李浩南让姬诵将竹子扔到地上,等工坊里的工匠们行过礼后,让工匠们拿出两柄刀。
他和姬诵一人拿着一把刀,将长长的竹身斩断成七段,随后剖开竹身。
放下刀,他们两个空手掏出竹子里细长的白色纤维条,堆放到地上。
掏出所有的纤维条后,李浩南又带着姬诵捧着成堆的纤维条,走到工坊里早已经准备好的水池边,在工匠配合下,用清水洗去纤维条上的杂质,搭到工坊里的木架上晾晒,随后便离开工坊,回到王宫。
第二日上午,李浩南带着姬诵,再次在城外岐山脚下砍断一根柱子,扛回到城内工坊。
昨日晾晒的白色纤维条早已经晾干,师徒两个捧着这些纤维条,扔到早已经准备好的大锅中,注入清水,开始蒸煮。
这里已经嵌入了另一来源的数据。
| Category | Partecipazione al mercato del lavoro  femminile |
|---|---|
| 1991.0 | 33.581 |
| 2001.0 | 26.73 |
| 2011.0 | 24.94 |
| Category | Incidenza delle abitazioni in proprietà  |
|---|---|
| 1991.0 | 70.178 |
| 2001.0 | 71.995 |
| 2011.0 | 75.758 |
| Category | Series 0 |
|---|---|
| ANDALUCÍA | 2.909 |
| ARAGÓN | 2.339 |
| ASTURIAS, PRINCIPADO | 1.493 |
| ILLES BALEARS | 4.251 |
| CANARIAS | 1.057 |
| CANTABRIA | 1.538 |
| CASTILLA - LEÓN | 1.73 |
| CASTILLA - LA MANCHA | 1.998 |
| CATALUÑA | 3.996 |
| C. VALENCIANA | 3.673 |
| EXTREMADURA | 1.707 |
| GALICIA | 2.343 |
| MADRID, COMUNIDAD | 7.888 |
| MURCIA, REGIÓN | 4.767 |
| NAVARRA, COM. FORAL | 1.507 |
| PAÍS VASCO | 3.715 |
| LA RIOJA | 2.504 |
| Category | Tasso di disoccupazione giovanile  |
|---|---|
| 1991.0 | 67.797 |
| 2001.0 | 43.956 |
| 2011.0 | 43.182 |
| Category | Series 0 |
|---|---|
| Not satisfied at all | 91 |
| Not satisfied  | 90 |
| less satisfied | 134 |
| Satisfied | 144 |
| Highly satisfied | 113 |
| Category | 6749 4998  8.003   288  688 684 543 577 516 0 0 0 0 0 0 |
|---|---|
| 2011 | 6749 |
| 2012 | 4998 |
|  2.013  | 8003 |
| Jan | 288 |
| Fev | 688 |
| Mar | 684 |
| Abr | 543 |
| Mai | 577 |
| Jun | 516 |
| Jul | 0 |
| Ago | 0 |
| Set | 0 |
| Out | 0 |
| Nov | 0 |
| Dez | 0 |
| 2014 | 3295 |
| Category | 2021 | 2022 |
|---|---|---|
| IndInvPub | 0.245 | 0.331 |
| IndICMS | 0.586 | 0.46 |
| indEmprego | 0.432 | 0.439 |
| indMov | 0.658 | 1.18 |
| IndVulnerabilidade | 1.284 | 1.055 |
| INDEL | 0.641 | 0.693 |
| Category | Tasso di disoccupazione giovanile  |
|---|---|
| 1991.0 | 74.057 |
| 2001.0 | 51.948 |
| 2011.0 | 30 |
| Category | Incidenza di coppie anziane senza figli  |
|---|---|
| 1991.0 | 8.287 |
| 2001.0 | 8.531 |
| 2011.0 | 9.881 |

蒸煮过后便是过滤,滤掉锅中变得淡黄色的水,晾干提纯过的纤维后,师徒两个将这些纤维放入臼器中,开始舂捣。
将原本粗糙的纤维捣烂,捣碎,让它们变得更加细致。
细致的纤维随后被投入到方形的清水池中,开始打浆。
清澈的池水很快被纤维染成白浆,只是白的不那么彻底,隐约还有些泛黄。
由于是第一次,李浩南也顾不得那么多了,接着便进行最后,也是最难的一步,捞浆。
他们两个用细密的竹帘做工具,捞出池中的白浆,反复摇晃,让白浆在竹帘上分布均匀,呈薄薄的一层,才拿到一边去晾干。
等白浆完全晾干凝固后,姬诵看着李浩南揭下来的白纸,好奇问道:“师父,这东西就是纸?看着也没什么用啊。”
李浩南看着手里隐约有些泛黄,厚度也不均匀的纸张说道:“这是最原始的纸,还派不上什么大用处,等工艺成熟后,你就知道它的好处了。”